▸ **WHAT YOU NEED TO DO**: Set down the entries below exactly; drop the pictures.

----

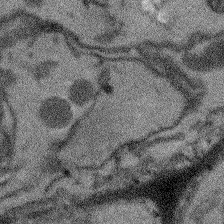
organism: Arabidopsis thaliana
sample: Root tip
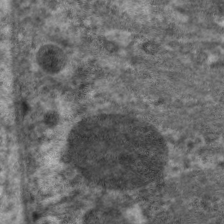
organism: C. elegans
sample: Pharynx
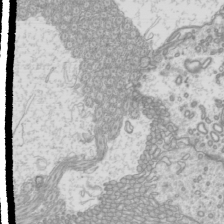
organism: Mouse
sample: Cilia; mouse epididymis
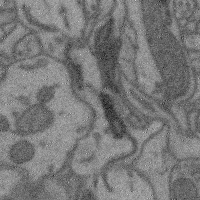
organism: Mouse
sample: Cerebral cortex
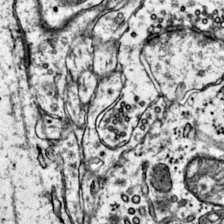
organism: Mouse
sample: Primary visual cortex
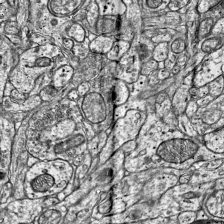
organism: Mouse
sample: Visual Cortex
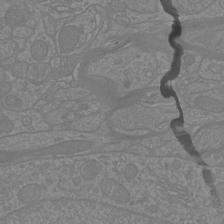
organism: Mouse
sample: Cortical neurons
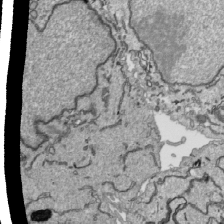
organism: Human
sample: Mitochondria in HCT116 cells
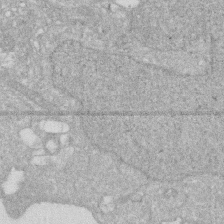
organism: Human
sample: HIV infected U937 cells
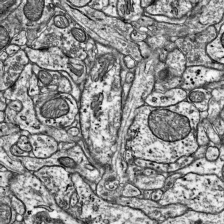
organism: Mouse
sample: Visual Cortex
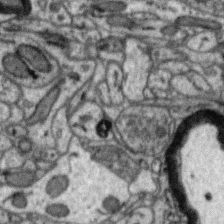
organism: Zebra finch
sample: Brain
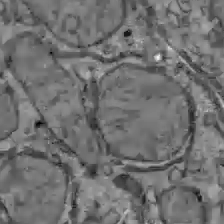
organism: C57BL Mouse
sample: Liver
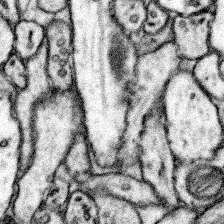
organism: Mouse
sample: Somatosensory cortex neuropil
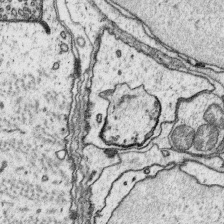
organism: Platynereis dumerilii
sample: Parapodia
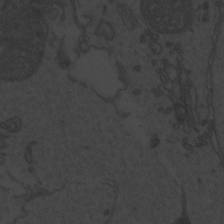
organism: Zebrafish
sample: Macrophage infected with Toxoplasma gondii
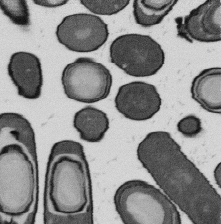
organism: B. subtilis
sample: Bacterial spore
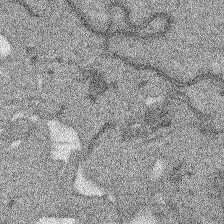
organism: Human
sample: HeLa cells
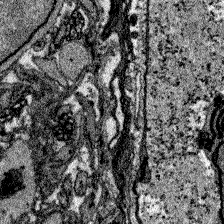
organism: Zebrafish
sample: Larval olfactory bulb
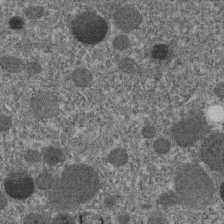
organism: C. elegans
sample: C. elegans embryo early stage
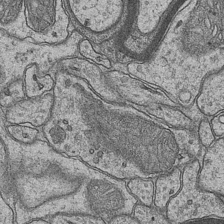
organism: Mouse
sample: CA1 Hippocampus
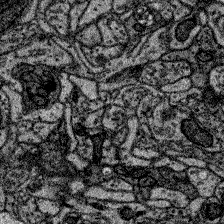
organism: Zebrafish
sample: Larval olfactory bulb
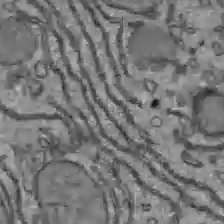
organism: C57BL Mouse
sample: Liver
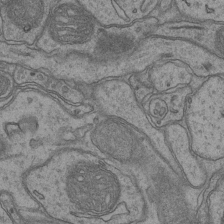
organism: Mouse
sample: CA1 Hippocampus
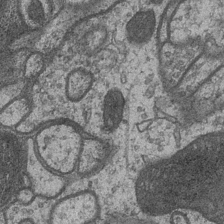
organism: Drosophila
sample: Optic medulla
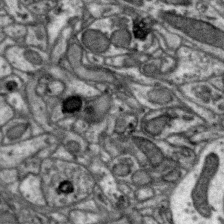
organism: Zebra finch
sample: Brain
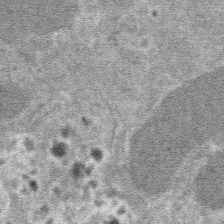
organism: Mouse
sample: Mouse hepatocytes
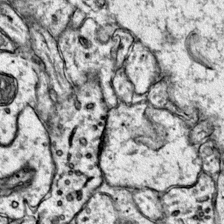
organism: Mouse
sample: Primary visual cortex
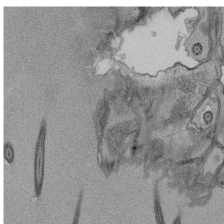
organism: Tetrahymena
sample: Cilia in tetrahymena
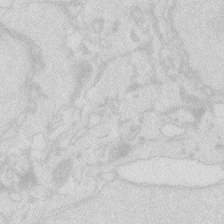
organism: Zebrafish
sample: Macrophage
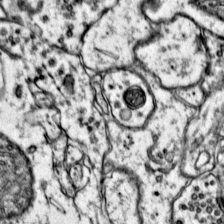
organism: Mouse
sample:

----

▸ **WRITTEN REPLY**:
organism: Arabidopsis thaliana
sample: Root tip
organism: C. elegans
sample: Pharynx
organism: Mouse
sample: Cilia; mouse epididymis
organism: Mouse
sample: Cerebral cortex
organism: Mouse
sample: Primary visual cortex
organism: Mouse
sample: Visual Cortex
organism: Mouse
sample: Cortical neurons
organism: Human
sample: Mitochondria in HCT116 cells
organism: Human
sample: HIV infected U937 cells
organism: Mouse
sample: Visual Cortex
organism: Zebra finch
sample: Brain
organism: C57BL Mouse
sample: Liver
organism: Mouse
sample: Somatosensory cortex neuropil
organism: Platynereis dumerilii
sample: Parapodia
organism: Zebrafish
sample: Macrophage infected with Toxoplasma gondii
organism: B. subtilis
sample: Bacterial spore
organism: Human
sample: HeLa cells
organism: Zebrafish
sample: Larval olfactory bulb
organism: C. elegans
sample: C. elegans embryo early stage
organism: Mouse
sample: CA1 Hippocampus
organism: Zebrafish
sample: Larval olfactory bulb
organism: C57BL Mouse
sample: Liver
organism: Mouse
sample: CA1 Hippocampus
organism: Drosophila
sample: Optic medulla
organism: Zebra finch
sample: Brain
organism: Mouse
sample: Mouse hepatocytes
organism: Mouse
sample: Primary visual cortex
organism: Tetrahymena
sample: Cilia in tetrahymena
organism: Zebrafish
sample: Macrophage
organism: Mouse
sample:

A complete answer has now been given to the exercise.